● **PROVIDED INFORMATION**
-.-.-

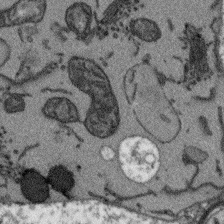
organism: Arabidopsis thaliana
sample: Root tip
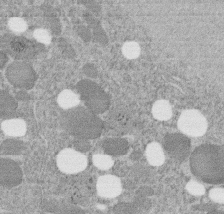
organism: C. elegans
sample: C. elegans embryo early stage
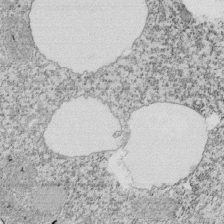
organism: Tetrahymena
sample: Cilia in tetrahymena
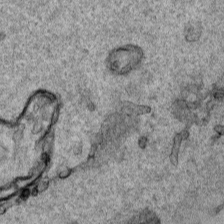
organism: Human
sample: Mitochondria in HCT116 cells
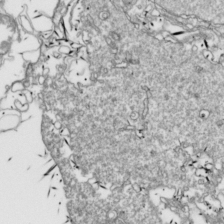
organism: Drosophila
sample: Cell division; meiosis; drosophila spermatocytes
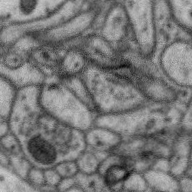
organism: Zebra finch
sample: Brain
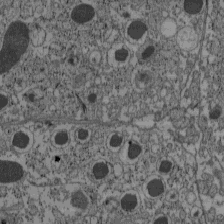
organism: C57BL Mouse
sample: Pancreatic islet
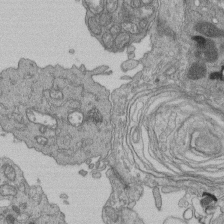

-.-.-

● **TASK**
What lines in the data above contain the word "sample"? Show them all.

● **REPLY**
sample: Root tip
sample: C. elegans embryo early stage
sample: Cilia in tetrahymena
sample: Mitochondria in HCT116 cells
sample: Cell division; meiosis; drosophila spermatocytes
sample: Brain
sample: Pancreatic islet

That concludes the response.